There's plenty of good with "True Detective 2," and that's worth getting to immediately, notably nicely clipped elliptical dialogue that drops you into the middle of something -- and you're not quite sure what that something is. There are references to many things, and people -- and no elaboration given. That's good because it is how people talk after all, and that is how a mystery is built. (And occasionally frustrating too, because ellipses obviously don't offer much in terms of information.) 

What's also good is the way the core mystery is threaded through the opening episode: That missing business partner, seated in the back seat of some town car making its way through the streets of Los Angeles, then the back hills, going somewhere, and then finally arriving. ...You suspect he's not in good shape. You then know he's not in good shape when he slumps, lifeless, against the car window. There's even -- seriously -- what looks to be the Maltese Falcon in the front seat. 

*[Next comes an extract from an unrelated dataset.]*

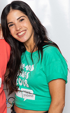 Candelaria Molfese y Fernando Dente en la presentación de “Vamos juntos”, la canción oficial de los Juegos Olímpicos de la Juventud llevado a cabo en Buenos Aires en 2018.

But the not-so-good -- again, just first impressions, friends -- is ominous: Vince Vaughn, notably, as the mobster in bespoke suits with that aforementioned sultry consort who occasionally purrs cryptically alluring and totally nonsensical asides to him. They're a pair of noir banalities who wandered off the set of "Kiss Me Deadly" straight into the 21st century.

And which Colin Farrell turns up here? The one from "In Bruges" or the one from "Miami Vice"? The gifted intelligent actor everyone knows or wants him to be? Or the undisciplined over-actor he sometimes can be?

First-impression answer: The latter.

His Velcoro is supposed to be reckless and troubled and desperate and pugnacious and intemperate and bibulous ... and ... You'll note that doesn't leave much room for anything else. The first casualty here appears to be subtlety. .

There was so much that made "True Detective," the first one, work so well and which is simply not in "TD 2"  -- most notably, that mysterious back story between Rust Cohle and Marty Hart, and the long silent drives through bayou country punctuated by Rust's long, discursive, Lovecraftian ruminations on Nietzsche and nihilism which forced millions of us to Google "Lovecraftian," "Nietzsche" and "nihilism."

Who cared about the murder mystery?! Rust was mystery enough.

Meanwhile, by relocating this chapter of the anthology to L.A., Pizzolatto and his director Justin Lin (here for the first couple of episodes) also have to navigate a century's worth of L.A. cultural immersion, beginning with noir, and much later "Chinatown" and "L.A. Confidential." We've seen it all -- we really have -- and suspect there probably isn't all that much new under that brutal pitiless cliche of a Southern California sun.

So much for first impressions. Make your own -- this arrives as mentioned on the 21st -- and there will be eight episodes to formulate them.

Lin's direction certainly makes this newcomer look good; we will all soon enough see whether "True Detective 2" actually is.